To not drown in these icy depths.

I look over to find Brother Callum slumped in the exact same position, snoring softly. He’ll get in trouble if he’s found sleeping on his watch. But not as much trouble as he would get in if Ex-Oh Goines found me in here with him.

Quietly as I can, I stand, I turn the tuning dial back to the channel he had been scanning when I first came in. Switch off the teletype machine, covering it.

I’m about to leave when I hear the crackling voice speaking through the headphones.

I should leave now. The corridor is empty. No one will see me slip out. But the temptation is too great.
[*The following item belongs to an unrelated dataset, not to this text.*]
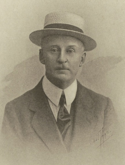 W.J.H. Mulier, erevoorzitter en voormalig voetballer van H.F.C. en tevens voormalig speler van het Nederlands voetbalelftal.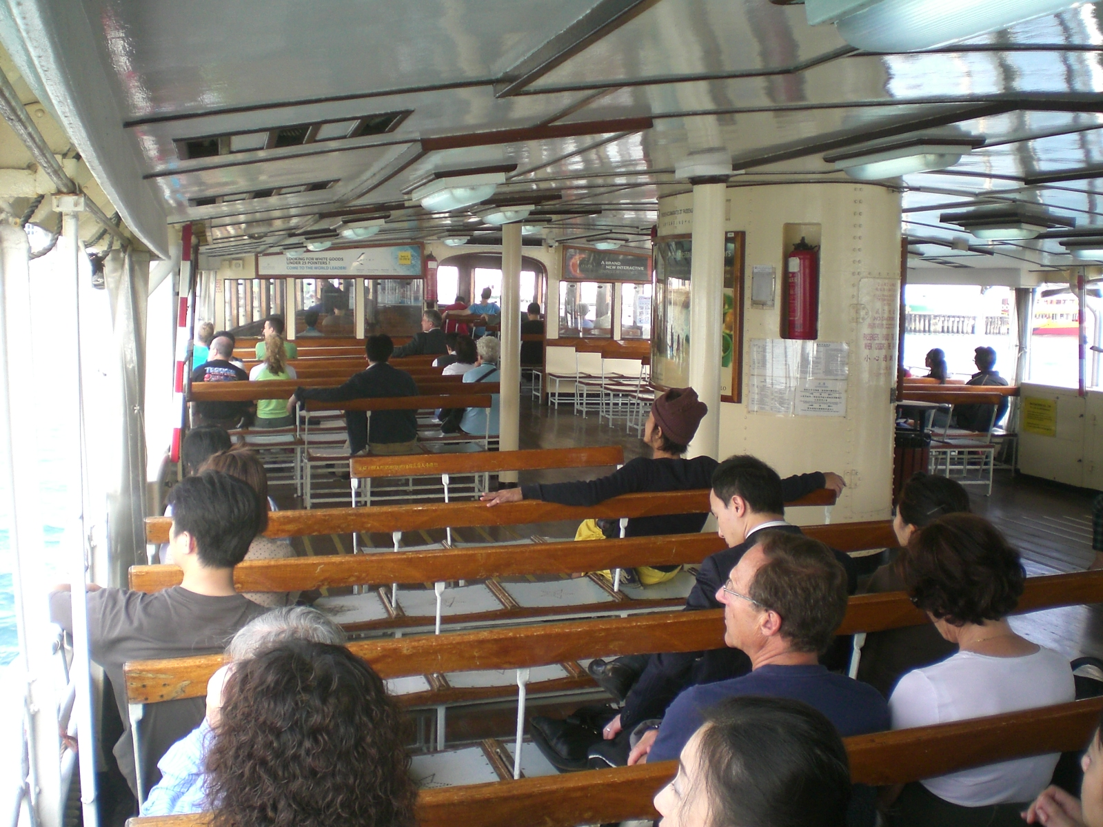 天星小輪上層客位

I put one side of the headset over my ear.

It’s a man speaking. English. Though, the reception is especially fuzzy. More so than the channel that was broadcasting the music.

“—ations are underway for Prime Minister Aldeway… formally surrender CPN forces to… Liánméng navy after the utter defeat of the… tion fleet in the battle for Subic Bay… not yet clear whether the Northern Protectorate… comply with Minister Aldeway’s plea for peace… end to war. Word has not yet come from Guam…”

The report is swallowed, disappears in the din.

When I remove the headset, I hear a sharp intake of breath from behind me.

There, standing just outside the half-opened door, Ephraim. Lips drawn tight. Expression inscrutable.